[Dataset records]
---*---

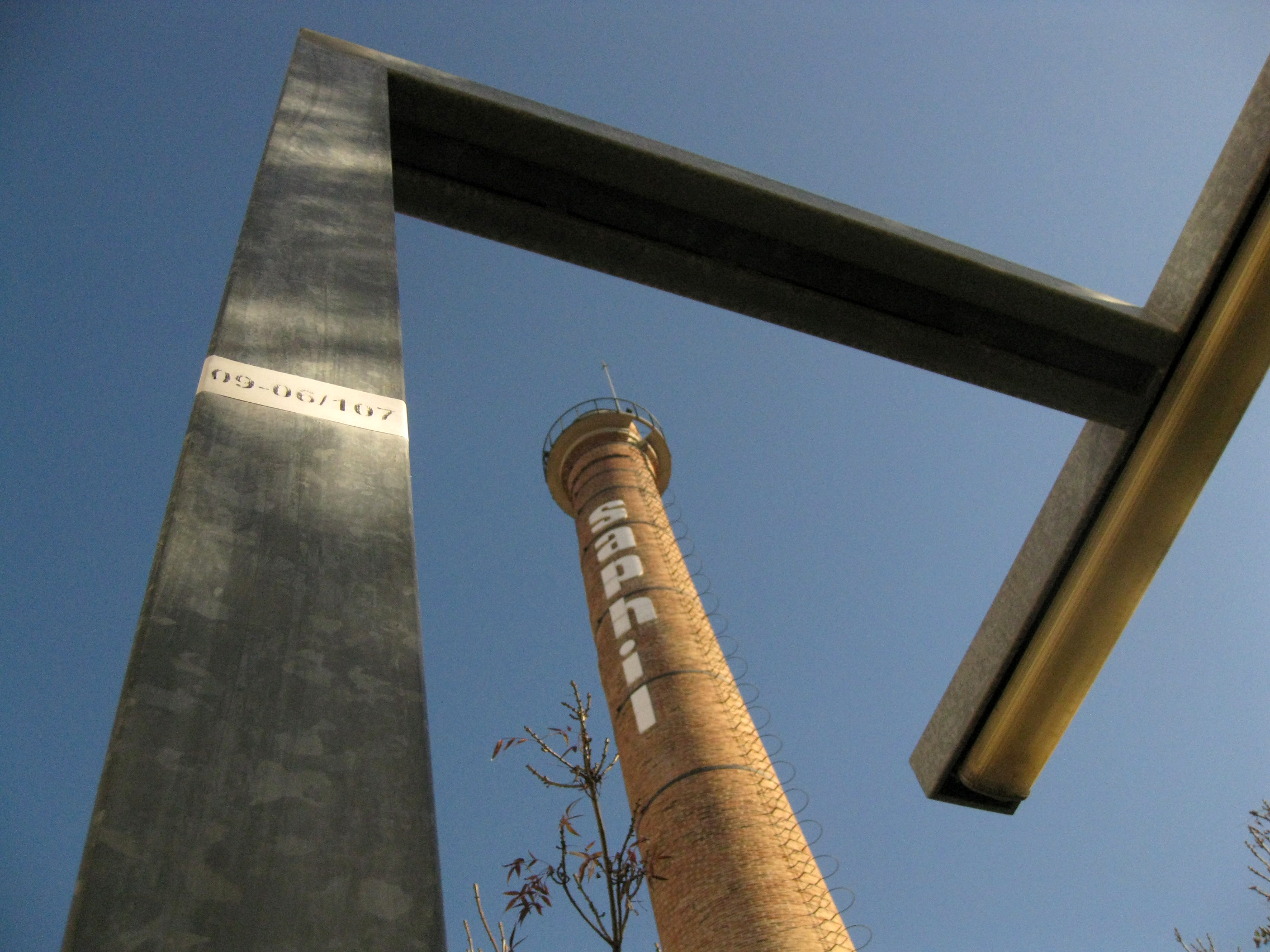 Xemeneia de la SAPHIL (Sociedad Anónima de Peinados e Hilaturas), popularment coneguda com l'Anònima, al barri de Ca n'Aurell (Terrassa).
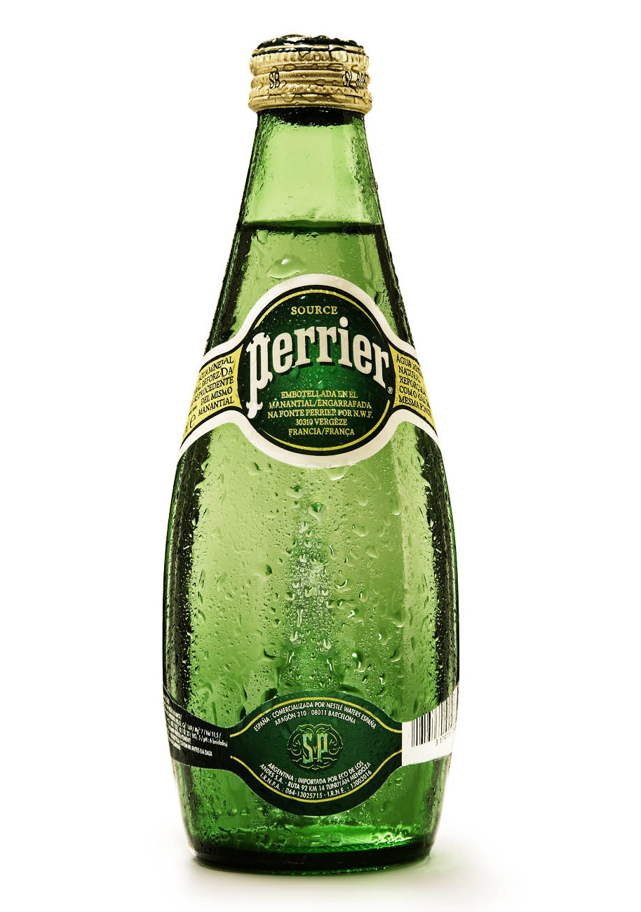 Perrier
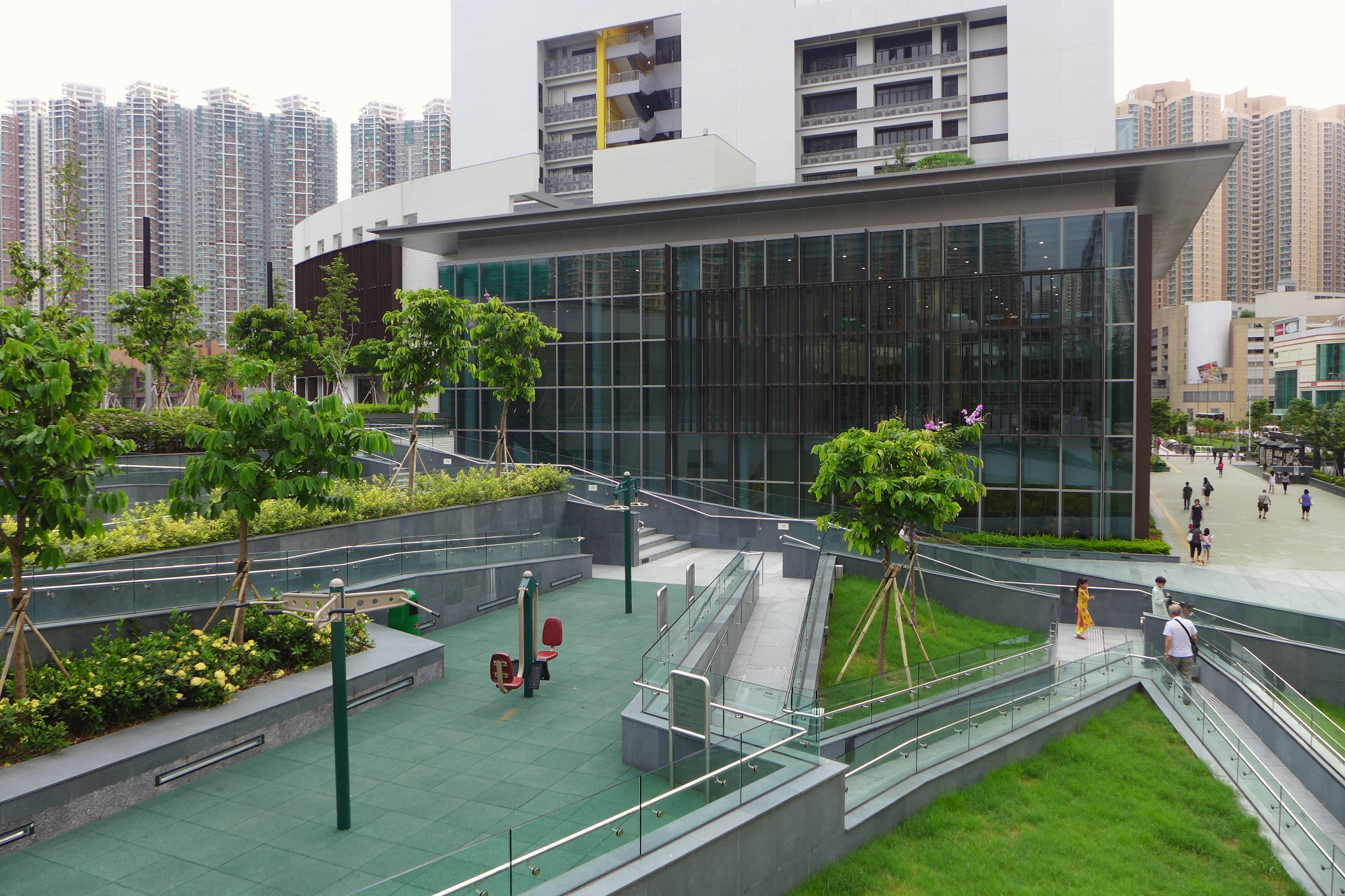 Tiu Keng Leng Public Library
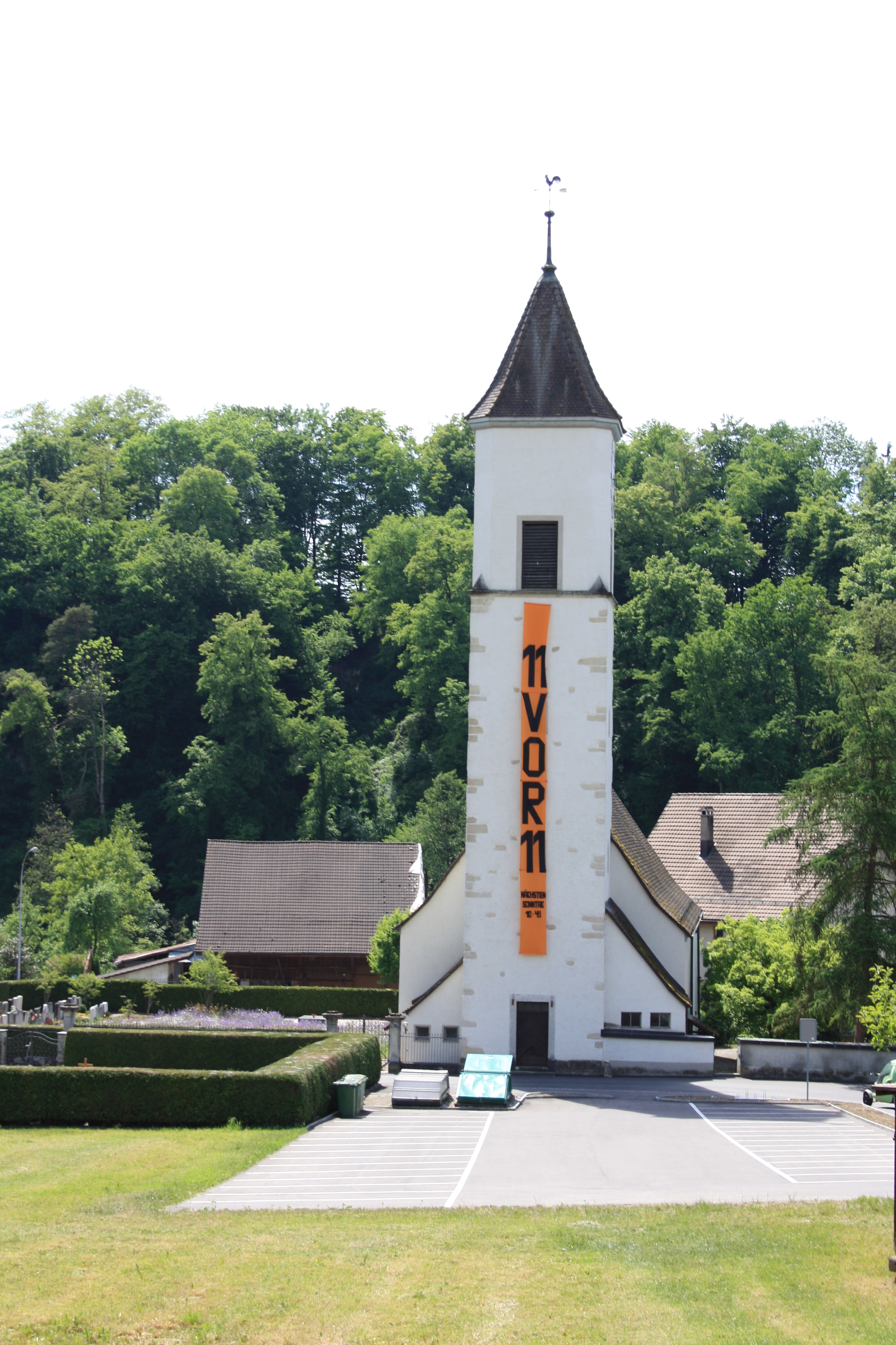 Reformierte Kirche Tegerfelden mit Werbebanner für den 11vor11-Gottesdienst
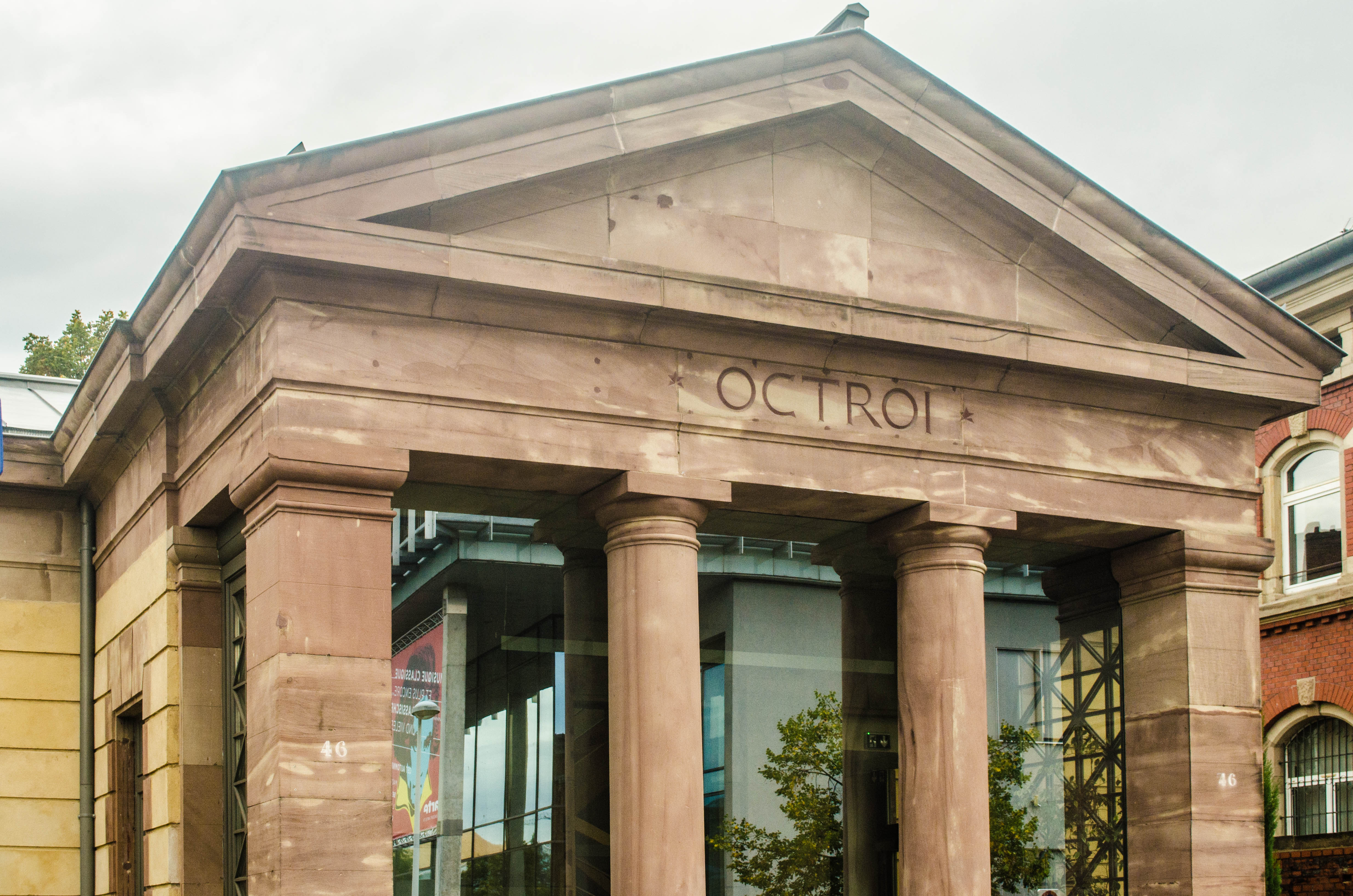 Ancien pavillon d’octroi à Strasbourg
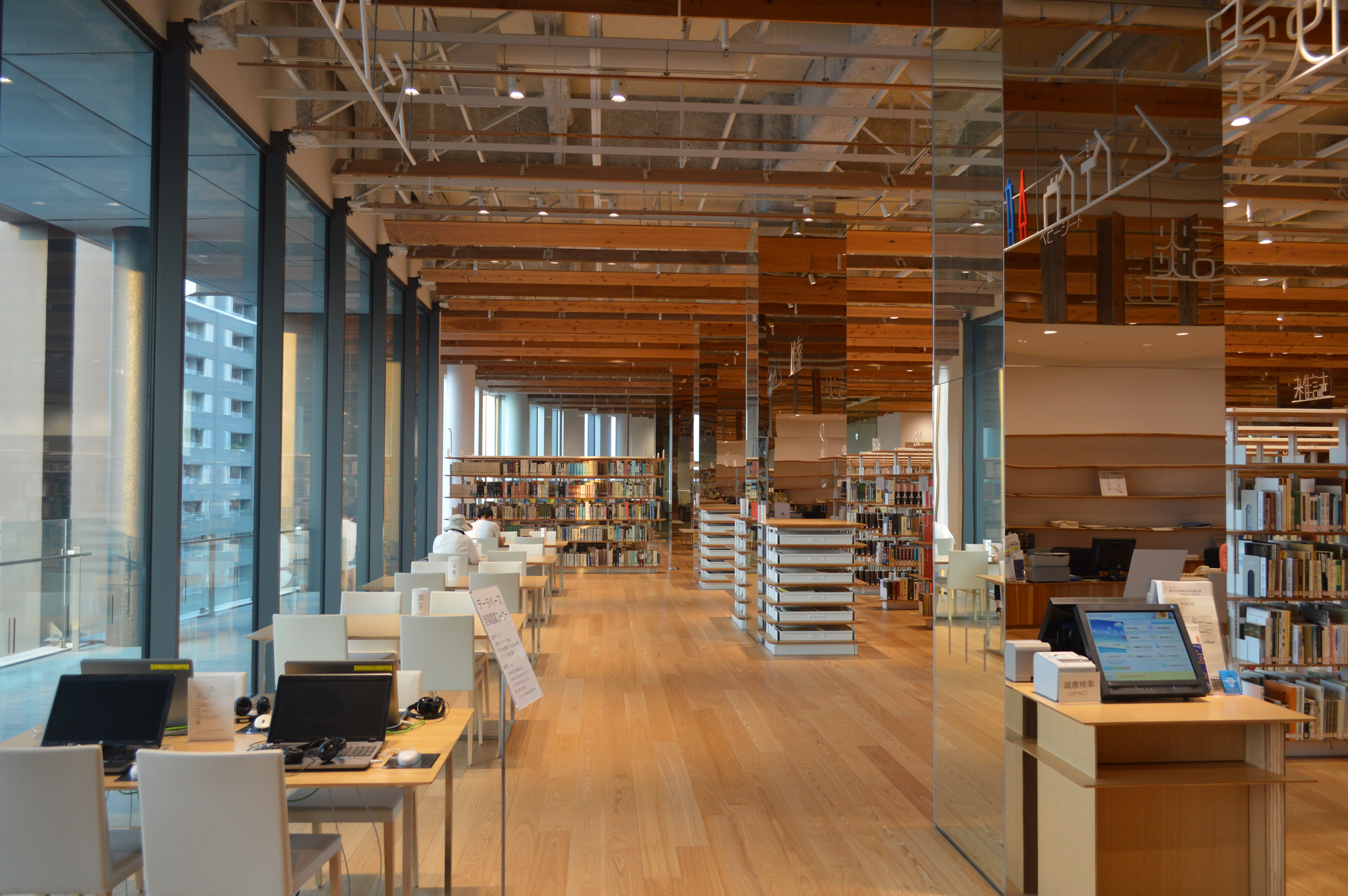 TOYAMAキラリ5階の富山市立図書館本館。
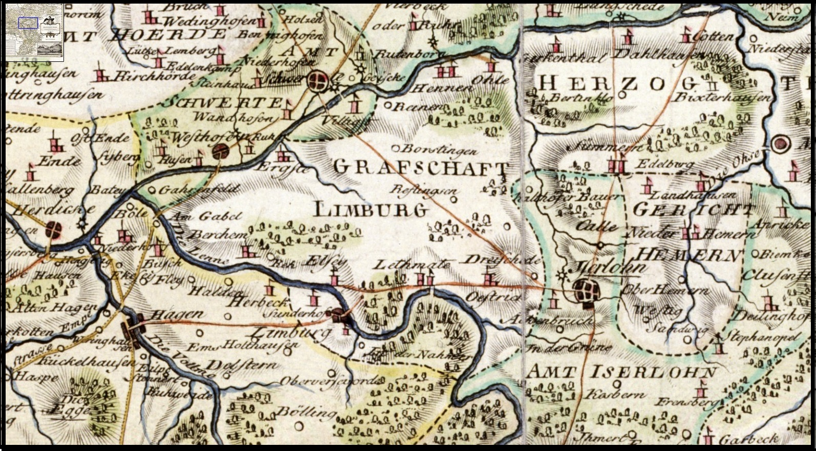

---*---

TO DO: Could you transcribe every entry above exactly, leaving out the images?

YOUR RESPONSE:
 Xemeneia de la SAPHIL (Sociedad Anónima de Peinados e Hilaturas), popularment coneguda com l'Anònima, al barri de Ca n'Aurell (Terrassa).
 Perrier
 Tiu Keng Leng Public Library
 Reformierte Kirche Tegerfelden mit Werbebanner für den 11vor11-Gottesdienst
 Ancien pavillon d’octroi à Strasbourg
 TOYAMAキラリ5階の富山市立図書館本館。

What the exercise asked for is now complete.